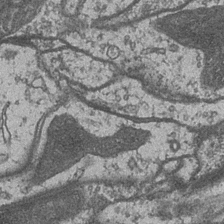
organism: Drosophila
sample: Optic medulla
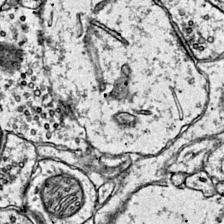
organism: Mouse
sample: Primary visual cortex
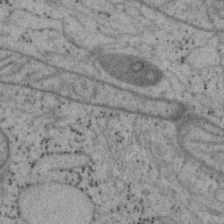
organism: Human
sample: HeLa cells
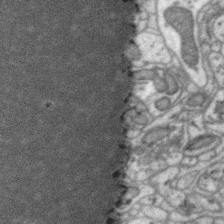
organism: Zebra finch
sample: Brain
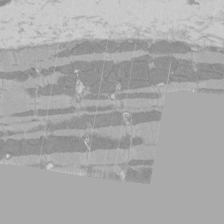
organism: Rat
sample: Left ventricle
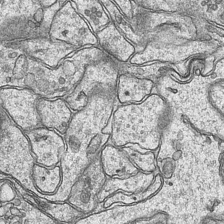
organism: Mouse
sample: CA1 Hippocampus
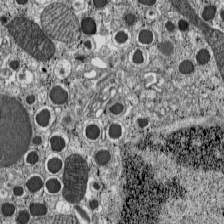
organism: C57BL Mouse
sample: Pancreatic islet
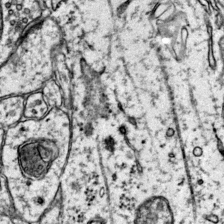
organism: Mouse
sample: Primary visual cortex
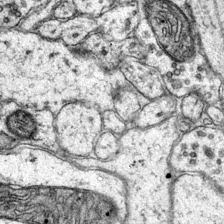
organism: Mouse
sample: Primary visual cortex
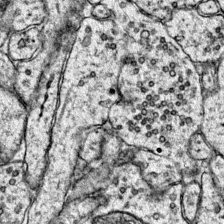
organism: Mouse
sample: Primary visual cortex
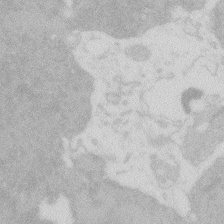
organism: Zebrafish
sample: Macrophage
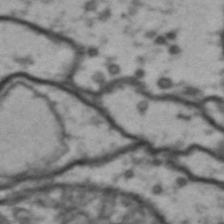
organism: Drosophila
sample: Brain
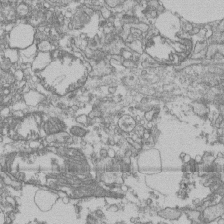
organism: Human
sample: Fibroblast cells
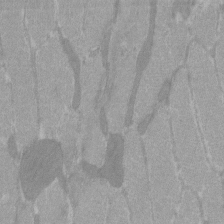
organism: C57BL Mouse
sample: Tibialis anterior muscle cell
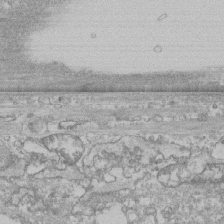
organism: Human
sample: CRL-1474
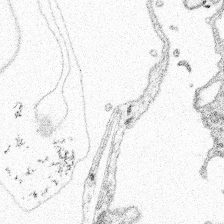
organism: Spongilla lacustris
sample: Multiple
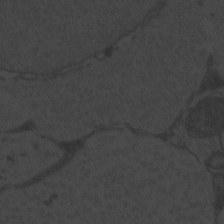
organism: Zebrafish
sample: Macrophage infected with Toxoplasma gondii
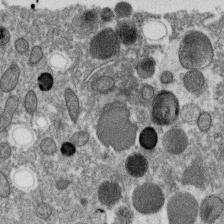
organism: C. elegans
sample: C. elegans oocyte; sperm cells
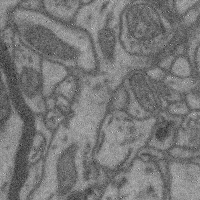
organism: Mouse
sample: Cerebral cortex
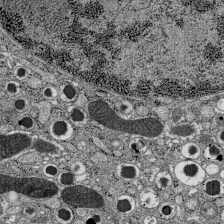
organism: C57BL Mouse
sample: Pancreatic islet
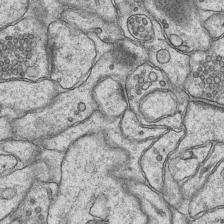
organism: Mouse
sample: CA1 Hippocampus
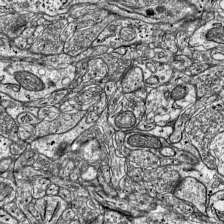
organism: Mouse
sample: Visual Cortex
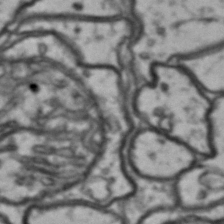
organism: Drosophila
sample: Brain
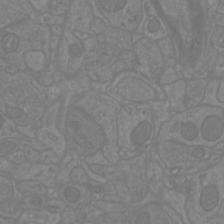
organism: Mouse
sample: Cortical neurons
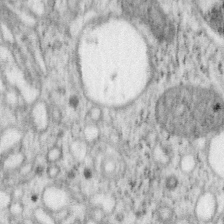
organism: Mouse
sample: OT-I killer T cells with ID8 ovarian cancer cells
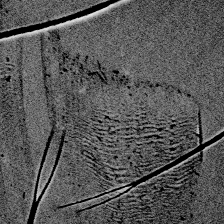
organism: Zebrafish
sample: Whole-Brain
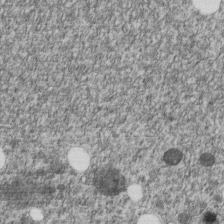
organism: C. elegans
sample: C. elegans embryo early stage
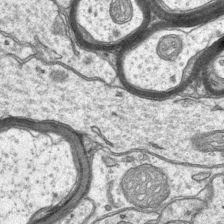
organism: Mouse
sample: CA1 Hippocampus
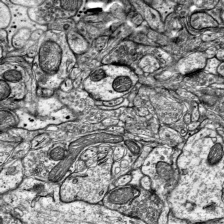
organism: Mouse
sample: Visual Cortex
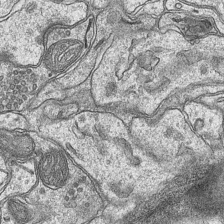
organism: Mouse
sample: CA1 Hippocampus
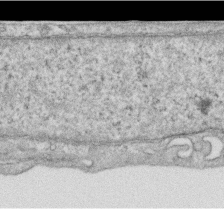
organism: Human
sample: Centriole in RPE cells
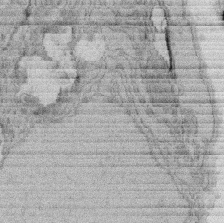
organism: Rat
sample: Salivary granule
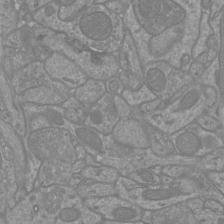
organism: Mouse
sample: Cortical neurons
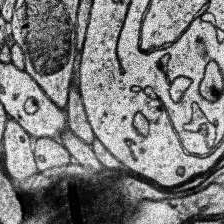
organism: Human
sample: Temporal Lobe
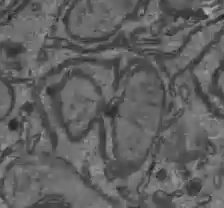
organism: C57BL Mouse
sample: Liver
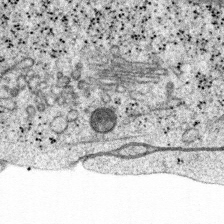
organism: Human
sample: HeLa cells
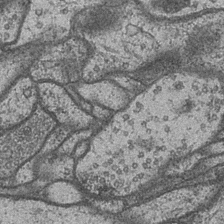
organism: Drosophila
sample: Optic medulla
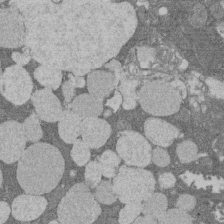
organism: Rat
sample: Salivary granule
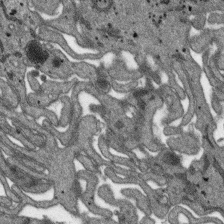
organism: Human
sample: Lung epithelial cells, uninfected (mock) control
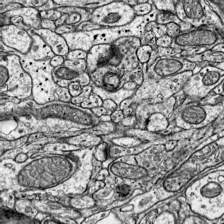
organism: Mouse
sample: Visual Cortex
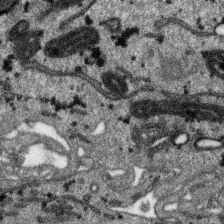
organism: Human
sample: Lung epithelial cells infected with SARS-CoV-2
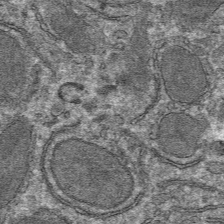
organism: Mouse
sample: Mouse hepatocytes
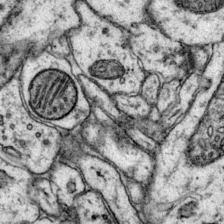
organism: Mouse
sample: Primary visual cortex
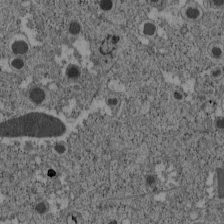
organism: C57BL Mouse
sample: Pancreatic islet
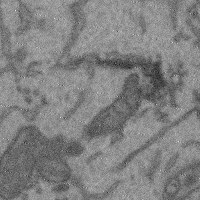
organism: Mouse
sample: Cerebral cortex
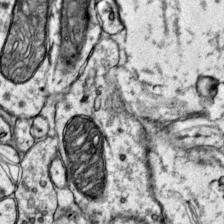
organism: Mouse
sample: Primary visual cortex
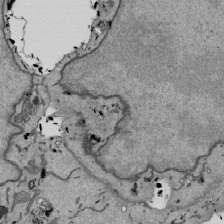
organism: Mouse
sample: ED-1 cell nuclei; centrioles
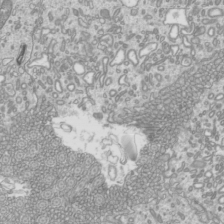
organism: Mouse
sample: Cilia; mouse epididymis
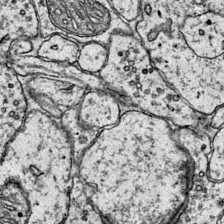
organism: Mouse
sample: Primary visual cortex
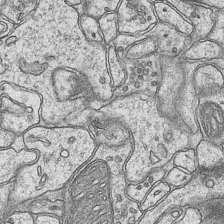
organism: Mouse
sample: CA1 Hippocampus
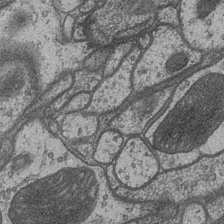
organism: Drosophila
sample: Optic medulla
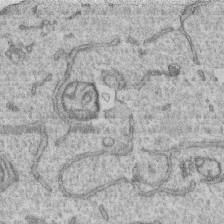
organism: Human
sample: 1205lu cells
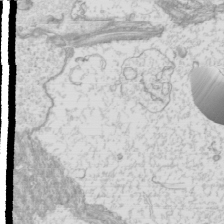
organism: Mouse
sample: Cilia; mouse epididymis
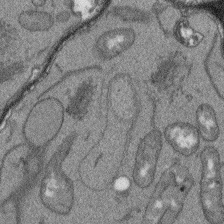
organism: Arabidopsis thaliana
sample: Root tip
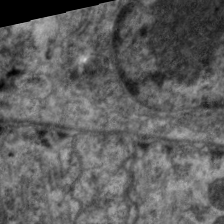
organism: C. elegans
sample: Pharynx
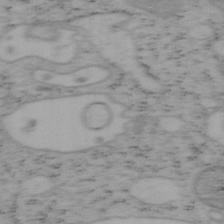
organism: Mouse
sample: OT-I killer T cells with ID8 ovarian cancer cells
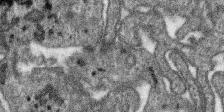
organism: Human
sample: Lung epithelial cells infected with SARS-CoV-2
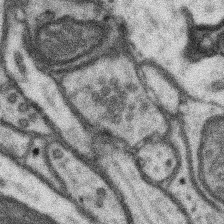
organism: Mouse
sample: Somatosensory cortex neuropil
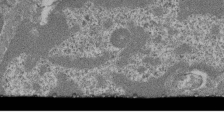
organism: Mouse
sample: Glomerulus
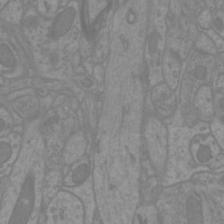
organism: Mouse
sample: Cortical neurons
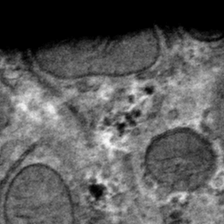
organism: Mouse
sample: Mouse hepatocytes
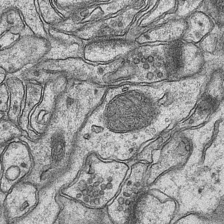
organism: Mouse
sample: CA1 Hippocampus
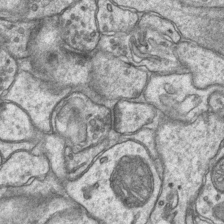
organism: Mouse
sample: CA1 Hippocampus
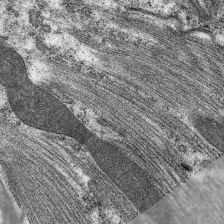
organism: C. elegans
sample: Pharynx
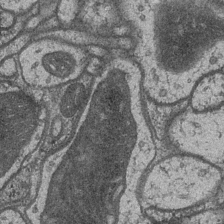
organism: Drosophila
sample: Optic medulla
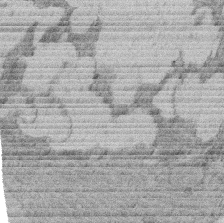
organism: Rat
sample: Salivary granule
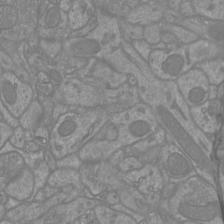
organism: Mouse
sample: Cortical neurons
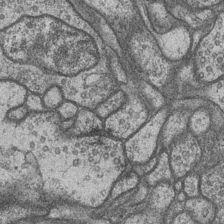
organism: Drosophila
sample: Optic medulla
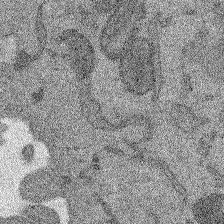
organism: Human
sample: HeLa cells
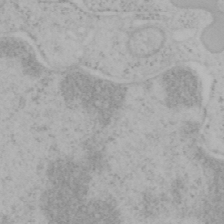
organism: Mouse
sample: OT-I killer T cells with ID8 ovarian cancer cells
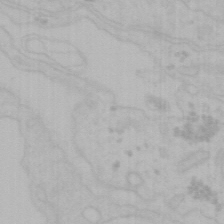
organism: Mouse
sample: Choroid plexus
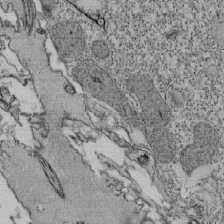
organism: Tetrahymena
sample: Cilia in tetrahymena
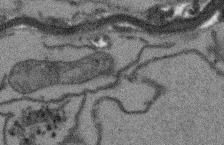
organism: Arabidopsis thaliana
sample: Root tip
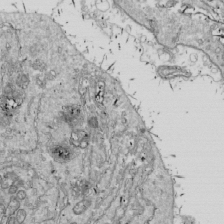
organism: Drosophila
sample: Cell division; meiosis; drosophila spermatocytes
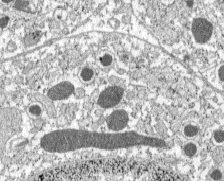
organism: C57BL Mouse
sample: Pancreatic islet
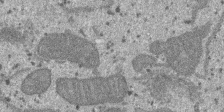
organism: Human
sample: Lung epithelial cells infected with SARS-CoV-2
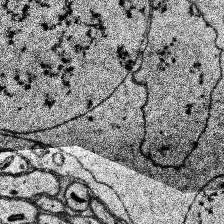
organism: Human
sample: Temporal Lobe
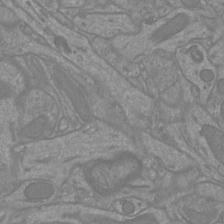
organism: Mouse
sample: Cortical neurons
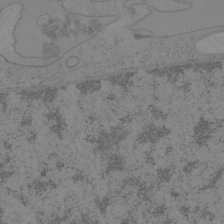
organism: Human
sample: HeLa cells
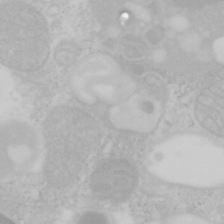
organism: Mouse
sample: OT-I killer T cells with ID8 ovarian cancer cells
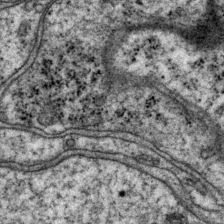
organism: P. pacificus
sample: Pharynx
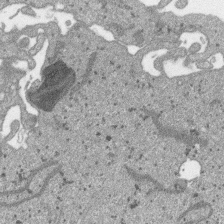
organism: Human
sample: Lung epithelial cells infected with SARS-CoV-2
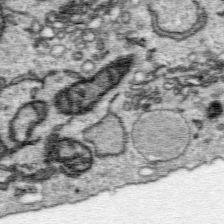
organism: Human
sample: HeLa cells
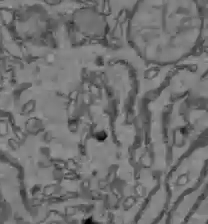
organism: C57BL Mouse
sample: Liver
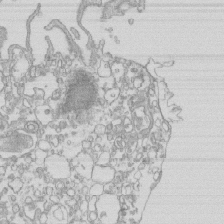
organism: Mouse
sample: Macrophages
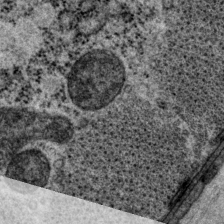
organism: P. pacificus
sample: Pharynx
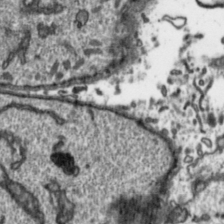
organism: Toxoplasma gondii
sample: Parasites in a vacuole inside a host cell
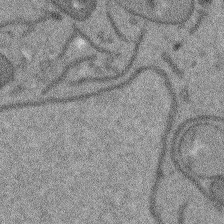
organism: Arabidopsis thaliana
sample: Root tip
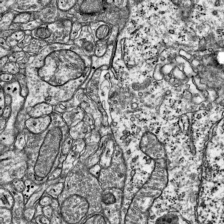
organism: Mouse
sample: Visual Cortex
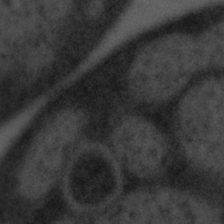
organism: Tuwongella immobilis
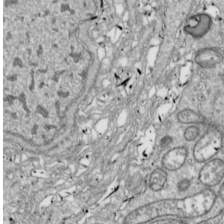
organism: Drosophila
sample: Cell division; meiosis; drosophila spermatocytes
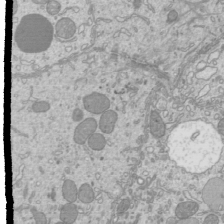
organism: Mouse
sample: Cilia; mouse epididymis
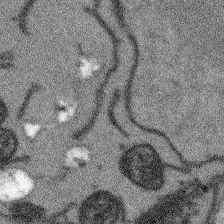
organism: Arabidopsis thaliana
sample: Root tip
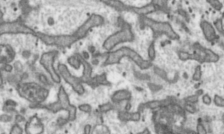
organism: Toxoplasma gondii
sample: Parasites in a vacuole inside a host cell
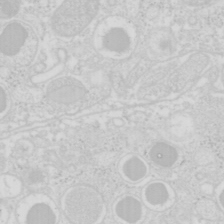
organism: Mouse
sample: Pancreas
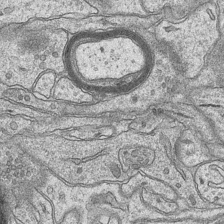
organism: Mouse
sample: CA1 Hippocampus
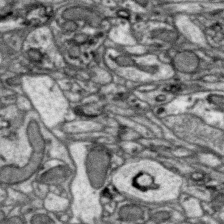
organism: Zebra finch
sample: Brain
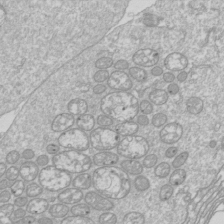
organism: Drosophila
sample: Cell division; meiosis; drosophila spermatocytes
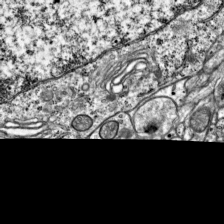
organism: Mouse
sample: Visual Cortex
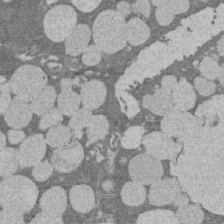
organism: Rat
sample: Salivary granule
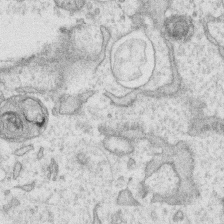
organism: Human
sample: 1205lu cells
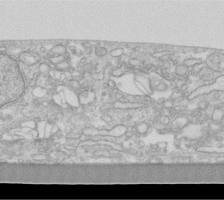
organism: Human
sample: Fibroblast cells
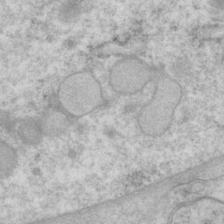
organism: P. pacificus
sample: Pharynx
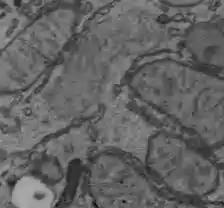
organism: C57BL Mouse
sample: Liver
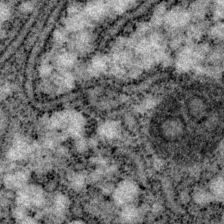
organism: P. pacificus
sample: Pharynx
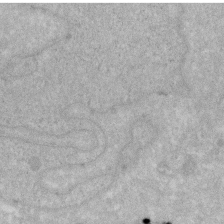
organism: Human
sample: HIV infected U937 cells
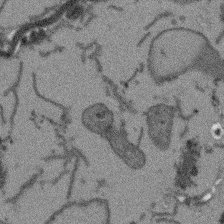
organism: Arabidopsis thaliana
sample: Root tip
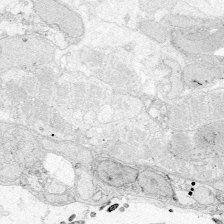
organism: Zebrafish
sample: Whole-Brain
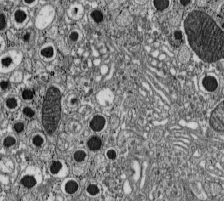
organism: C57BL Mouse
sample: Pancreatic islet
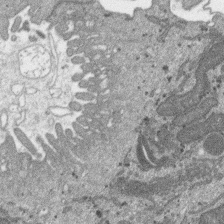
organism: Human
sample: Lung epithelial cells infected with SARS-CoV-2
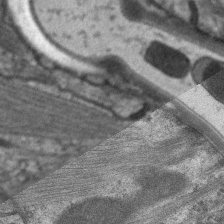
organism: C. elegans
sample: Pharynx
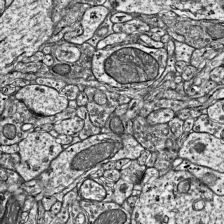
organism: Mouse
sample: Visual Cortex
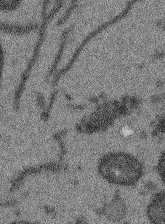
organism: Arabidopsis thaliana
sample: Root tip
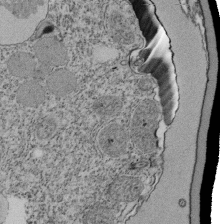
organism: Tetrahymena
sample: Cilia in tetrahymena
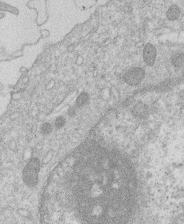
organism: Human
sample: Macrophage cells
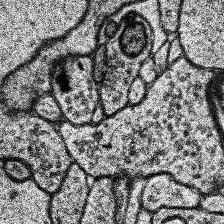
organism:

**Requirement**:
In your copy of the listing above, every line must match exactly and no picture may appear.

**Exercise output**:
organism: Drosophila
sample: Optic medulla
organism: Mouse
sample: Primary visual cortex
organism: Human
sample: HeLa cells
organism: Zebra finch
sample: Brain
organism: Rat
sample: Left ventricle
organism: Mouse
sample: CA1 Hippocampus
organism: C57BL Mouse
sample: Pancreatic islet
organism: Mouse
sample: Primary visual cortex
organism: Mouse
sample: Primary visual cortex
organism: Mouse
sample: Primary visual cortex
organism: Zebrafish
sample: Macrophage
organism: Drosophila
sample: Brain
organism: Human
sample: Fibroblast cells
organism: C57BL Mouse
sample: Tibialis anterior muscle cell
organism: Human
sample: CRL-1474
organism: Spongilla lacustris
sample: Multiple
organism: Zebrafish
sample: Macrophage infected with Toxoplasma gondii
organism: C. elegans
sample: C. elegans oocyte; sperm cells
organism: Mouse
sample: Cerebral cortex
organism: C57BL Mouse
sample: Pancreatic islet
organism: Mouse
sample: CA1 Hippocampus
organism: Mouse
sample: Visual Cortex
organism: Drosophila
sample: Brain
organism: Mouse
sample: Cortical neurons
organism: Mouse
sample: OT-I killer T cells with ID8 ovarian cancer cells
organism: Zebrafish
sample: Whole-Brain
organism: C. elegans
sample: C. elegans embryo early stage
organism: Mouse
sample: CA1 Hippocampus
organism: Mouse
sample: Visual Cortex
organism: Mouse
sample: CA1 Hippocampus
organism: Human
sample: Centriole in RPE cells
organism: Rat
sample: Salivary granule
organism: Mouse
sample: Cortical neurons
organism: Human
sample: Temporal Lobe
organism: C57BL Mouse
sample: Liver
organism: Human
sample: HeLa cells
organism: Drosophila
sample: Optic medulla
organism: Rat
sample: Salivary granule
organism: Human
sample: Lung epithelial cells, uninfected (mock) control
organism: Mouse
sample: Visual Cortex
organism: Human
sample: Lung epithelial cells infected with SARS-CoV-2
organism: Mouse
sample: Mouse hepatocytes
organism: Mouse
sample: Primary visual cortex
organism: C57BL Mouse
sample: Pancreatic islet
organism: Mouse
sample: Cerebral cortex
organism: Mouse
sample: Primary visual cortex
organism: Mouse
sample: ED-1 cell nuclei; centrioles
organism: Mouse
sample: Cilia; mouse epididymis
organism: Mouse
sample: Primary visual cortex
organism: Mouse
sample: CA1 Hippocampus
organism: Drosophila
sample: Optic medulla
organism: Human
sample: 1205lu cells
organism: Mouse
sample: Cilia; mouse epididymis
organism: Arabidopsis thaliana
sample: Root tip
organism: C. elegans
sample: Pharynx
organism: Mouse
sample: OT-I killer T cells with ID8 ovarian cancer cells
organism: Human
sample: Lung epithelial cells infected with SARS-CoV-2
organism: Mouse
sample: Somatosensory cortex neuropil
organism: Mouse
sample: Glomerulus
organism: Mouse
sample: Cortical neurons
organism: Mouse
sample: Mouse hepatocytes
organism: Mouse
sample: CA1 Hippocampus
organism: Mouse
sample: CA1 Hippocampus
organism: C. elegans
sample: Pharynx
organism: Drosophila
sample: Optic medulla
organism: Rat
sample: Salivary granule
organism: Mouse
sample: Cortical neurons
organism: Drosophila
sample: Optic medulla
organism: Human
sample: HeLa cells
organism: Mouse
sample: OT-I killer T cells with ID8 ovarian cancer cells
organism: Mouse
sample: Choroid plexus
organism: Tetrahymena
sample: Cilia in tetrahymena
organism: Arabidopsis thaliana
sample: Root tip
organism: Drosophila
sample: Cell division; meiosis; drosophila spermatocytes
organism: C57BL Mouse
sample: Pancreatic islet
organism: Human
sample: Lung epithelial cells infected with SARS-CoV-2
organism: Human
sample: Temporal Lobe
organism: Mouse
sample: Cortical neurons
organism: Human
sample: HeLa cells
organism: Mouse
sample: OT-I killer T cells with ID8 ovarian cancer cells
organism: P. pacificus
sample: Pharynx
organism: Human
sample: Lung epithelial cells infected with SARS-CoV-2
organism: Human
sample: HeLa cells
organism: C57BL Mouse
sample: Liver
organism: Mouse
sample: Macrophages
organism: P. pacificus
sample: Pharynx
organism: Toxoplasma gondii
sample: Parasites in a vacuole inside a host cell
organism: Arabidopsis thaliana
sample: Root tip
organism: Mouse
sample: Visual Cortex
organism: Tuwongella immobilis
organism: Drosophila
sample: Cell division; meiosis; drosophila spermatocytes
organism: Mouse
sample: Cilia; mouse epididymis
organism: Arabidopsis thaliana
sample: Root tip
organism: Toxoplasma gondii
sample: Parasites in a vacuole inside a host cell
organism: Mouse
sample: Pancreas
organism: Mouse
sample: CA1 Hippocampus
organism: Zebra finch
sample: Brain
organism: Drosophila
sample: Cell division; meiosis; drosophila spermatocytes
organism: Mouse
sample: Visual Cortex
organism: Rat
sample: Salivary granule
organism: Human
sample: 1205lu cells
organism: Human
sample: Fibroblast cells
organism: P. pacificus
sample: Pharynx
organism: C57BL Mouse
sample: Liver
organism: P. pacificus
sample: Pharynx
organism: Human
sample: HIV infected U937 cells
organism: Arabidopsis thaliana
sample: Root tip
organism: Zebrafish
sample: Whole-Brain
organism: C57BL Mouse
sample: Pancreatic islet
organism: Human
sample: Lung epithelial cells infected with SARS-CoV-2
organism: C. elegans
sample: Pharynx
organism: Mouse
sample: Visual Cortex
organism: Arabidopsis thaliana
sample: Root tip
organism: Tetrahymena
sample: Cilia in tetrahymena
organism: Human
sample: Macrophage cells
organism:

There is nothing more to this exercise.